(THE DATA):
---
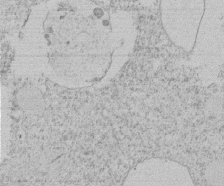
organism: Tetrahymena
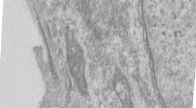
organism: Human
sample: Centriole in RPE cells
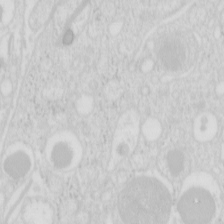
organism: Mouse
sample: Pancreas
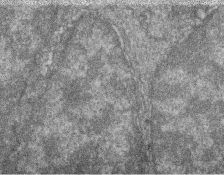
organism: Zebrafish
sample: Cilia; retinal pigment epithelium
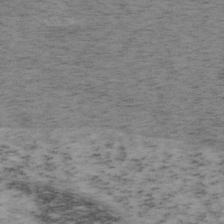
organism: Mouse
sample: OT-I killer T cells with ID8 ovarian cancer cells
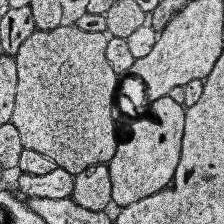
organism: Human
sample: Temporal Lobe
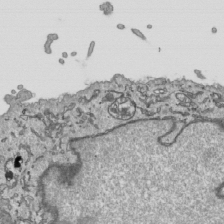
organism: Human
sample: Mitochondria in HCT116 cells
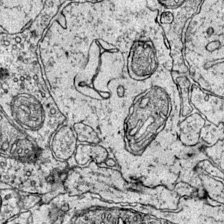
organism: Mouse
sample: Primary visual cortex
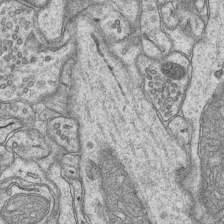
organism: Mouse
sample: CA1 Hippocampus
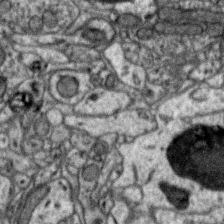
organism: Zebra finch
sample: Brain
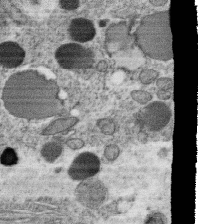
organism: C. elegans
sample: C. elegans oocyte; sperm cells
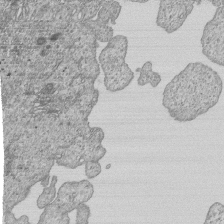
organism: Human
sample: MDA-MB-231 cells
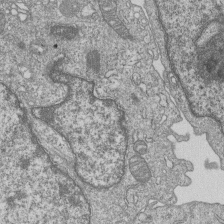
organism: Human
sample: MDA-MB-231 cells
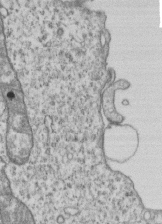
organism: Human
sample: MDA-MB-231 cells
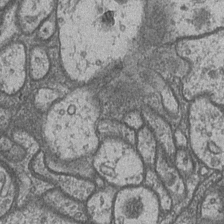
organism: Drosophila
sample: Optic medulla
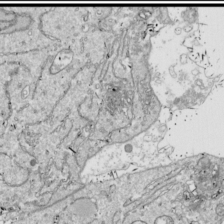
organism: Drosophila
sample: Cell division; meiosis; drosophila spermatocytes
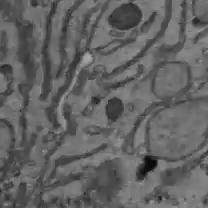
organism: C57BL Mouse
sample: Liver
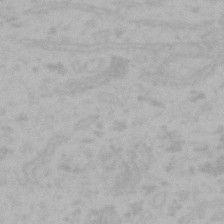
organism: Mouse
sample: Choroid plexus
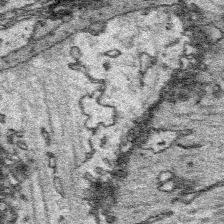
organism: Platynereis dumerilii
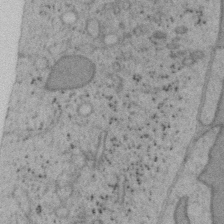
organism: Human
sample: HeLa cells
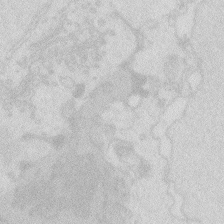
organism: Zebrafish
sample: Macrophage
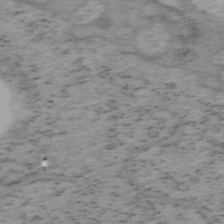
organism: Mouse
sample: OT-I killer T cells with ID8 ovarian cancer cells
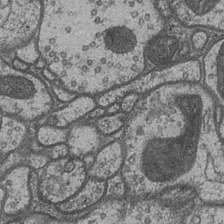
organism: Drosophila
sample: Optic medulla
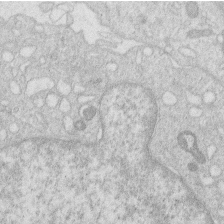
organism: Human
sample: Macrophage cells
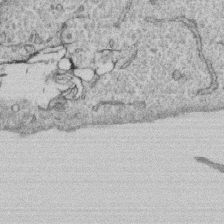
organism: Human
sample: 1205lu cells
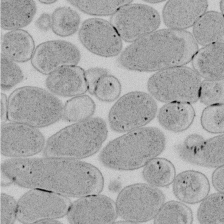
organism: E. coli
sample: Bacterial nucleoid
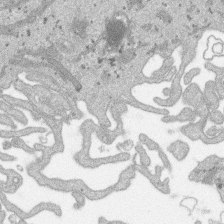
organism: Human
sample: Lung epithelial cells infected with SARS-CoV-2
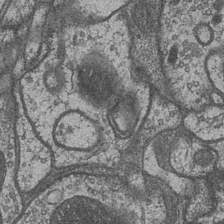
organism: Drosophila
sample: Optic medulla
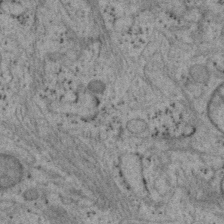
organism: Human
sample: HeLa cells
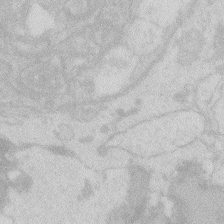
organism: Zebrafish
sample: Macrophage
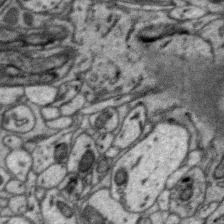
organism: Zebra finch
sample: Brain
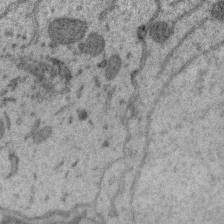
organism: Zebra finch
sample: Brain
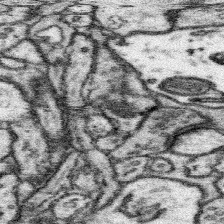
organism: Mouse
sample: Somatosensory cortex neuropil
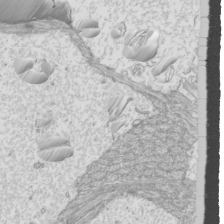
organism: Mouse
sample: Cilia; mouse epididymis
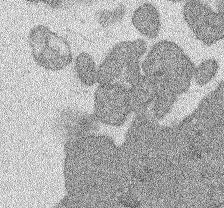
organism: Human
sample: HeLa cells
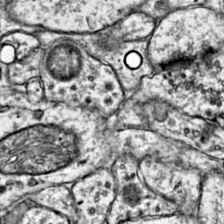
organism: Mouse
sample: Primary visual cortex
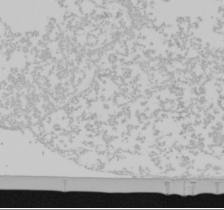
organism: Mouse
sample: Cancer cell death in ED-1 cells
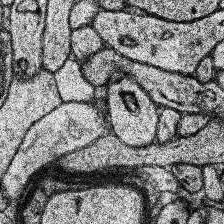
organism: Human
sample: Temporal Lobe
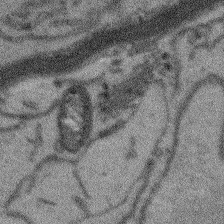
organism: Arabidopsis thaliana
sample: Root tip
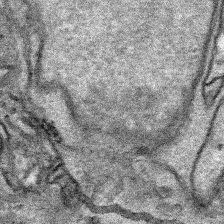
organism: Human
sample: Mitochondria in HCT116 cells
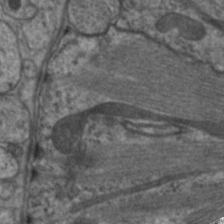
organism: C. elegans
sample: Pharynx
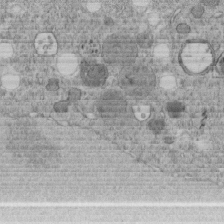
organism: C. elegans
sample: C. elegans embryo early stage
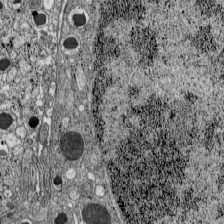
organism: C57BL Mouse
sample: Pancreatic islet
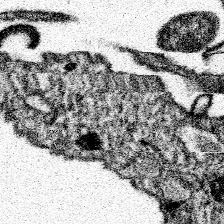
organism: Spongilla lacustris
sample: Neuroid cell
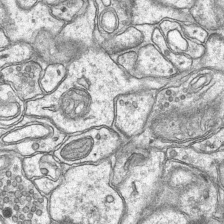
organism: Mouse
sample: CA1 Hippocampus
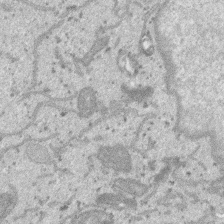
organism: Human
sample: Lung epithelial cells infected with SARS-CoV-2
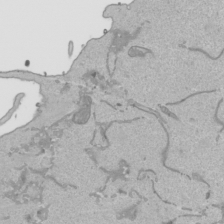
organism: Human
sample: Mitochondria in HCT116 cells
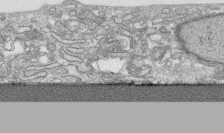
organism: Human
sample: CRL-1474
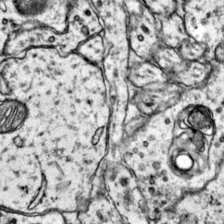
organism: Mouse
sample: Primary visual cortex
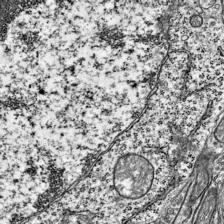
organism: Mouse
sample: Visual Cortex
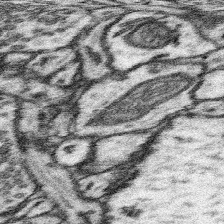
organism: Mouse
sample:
---
(EXERCISE AIM): The data must be repeated exactly. Any pictures in it are to be left out.

(EXPECTED OUTPUT):
organism: Tetrahymena
organism: Human
sample: Centriole in RPE cells
organism: Mouse
sample: Pancreas
organism: Zebrafish
sample: Cilia; retinal pigment epithelium
organism: Mouse
sample: OT-I killer T cells with ID8 ovarian cancer cells
organism: Human
sample: Temporal Lobe
organism: Human
sample: Mitochondria in HCT116 cells
organism: Mouse
sample: Primary visual cortex
organism: Mouse
sample: CA1 Hippocampus
organism: Zebra finch
sample: Brain
organism: C. elegans
sample: C. elegans oocyte; sperm cells
organism: Human
sample: MDA-MB-231 cells
organism: Human
sample: MDA-MB-231 cells
organism: Human
sample: MDA-MB-231 cells
organism: Drosophila
sample: Optic medulla
organism: Drosophila
sample: Cell division; meiosis; drosophila spermatocytes
organism: C57BL Mouse
sample: Liver
organism: Mouse
sample: Choroid plexus
organism: Platynereis dumerilii
organism: Human
sample: HeLa cells
organism: Zebrafish
sample: Macrophage
organism: Mouse
sample: OT-I killer T cells with ID8 ovarian cancer cells
organism: Drosophila
sample: Optic medulla
organism: Human
sample: Macrophage cells
organism: Human
sample: 1205lu cells
organism: E. coli
sample: Bacterial nucleoid
organism: Human
sample: Lung epithelial cells infected with SARS-CoV-2
organism: Drosophila
sample: Optic medulla
organism: Human
sample: HeLa cells
organism: Zebrafish
sample: Macrophage
organism: Zebra finch
sample: Brain
organism: Zebra finch
sample: Brain
organism: Mouse
sample: Somatosensory cortex neuropil
organism: Mouse
sample: Cilia; mouse epididymis
organism: Human
sample: HeLa cells
organism: Mouse
sample: Primary visual cortex
organism: Mouse
sample: Cancer cell death in ED-1 cells
organism: Human
sample: Temporal Lobe
organism: Arabidopsis thaliana
sample: Root tip
organism: Human
sample: Mitochondria in HCT116 cells
organism: C. elegans
sample: Pharynx
organism: C. elegans
sample: C. elegans embryo early stage
organism: C57BL Mouse
sample: Pancreatic islet
organism: Spongilla lacustris
sample: Neuroid cell
organism: Mouse
sample: CA1 Hippocampus
organism: Human
sample: Lung epithelial cells infected with SARS-CoV-2
organism: Human
sample: Mitochondria in HCT116 cells
organism: Human
sample: CRL-1474
organism: Mouse
sample: Primary visual cortex
organism: Mouse
sample: Visual Cortex
organism: Mouse
sample:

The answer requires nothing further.